The use of verbal language, however, can be critical. As a rule of thumb, if you're not sure about something (e.g., a concept or term) ask. It is usually better to ask than to 1) not ask, which can be interpreted as disinterest, or 2) use inappropriate terminology that can further distance/offend an LGBT individual.

Language - The use of non-heterosexist language provides support and affirmation to LGBT individuals:

  • Lesbian/gay/bisexual/transgender vs. homosexual
  • Sexual orientation vs. sexual preference or lifestyle
  • Defining a common language (see handout)

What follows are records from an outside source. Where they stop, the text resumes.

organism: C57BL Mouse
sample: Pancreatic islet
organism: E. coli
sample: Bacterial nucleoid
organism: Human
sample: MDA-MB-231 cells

Perhaps one of the most significant aspects/elements of responding to an LGBT individual is that of empathy (sometimes referred to as "emotional coaching").

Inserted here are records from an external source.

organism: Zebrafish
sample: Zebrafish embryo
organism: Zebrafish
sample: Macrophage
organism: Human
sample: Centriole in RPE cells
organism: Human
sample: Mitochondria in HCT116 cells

Group process/discussion of what empathy means/what it means to be empathic
"[Empathy] means entering the private perceptual world of the other and becoming thoroughly at home in it.... To be with another in this way means that for the time being, you lay aside your own views and values in order to enter another's world without prejudice. In some sense it means that you lay aside yourself" (Rogers, 1980).

Unlike the myth that one must "have the perfect thing to say," research has shown that the most therapeutic element in the process of emotional healing is the relationship between an individual and the Other.
Empathy provides (Greenberg & Elliott, 1997):
  • Confirmation
  • Breaks individual's isolation
  • Promotes the exploration of subjective experiences
  • Helps the individual create new meaning

A balance is needed between understanding responses and exploratory responses.

Examples of what to do and what not to do: Scenarios with a focus on empathy for discussion

A student/friend seems sad a lot lately and you have noticed that s/he has begun to isolate more than usual. Additionally, you notice that your student/friend has lost interest in doing their homework, participating in activities, etc. You've heard rumors that s/he may have recently experienced a relationship break-up.
  • What would you do?

Suppose that you decide to ask your student/friend about what's going on and [he tells you that his boyfriend has broken up with him][she tells you that her girlfriend has broken up with her] how would you respond?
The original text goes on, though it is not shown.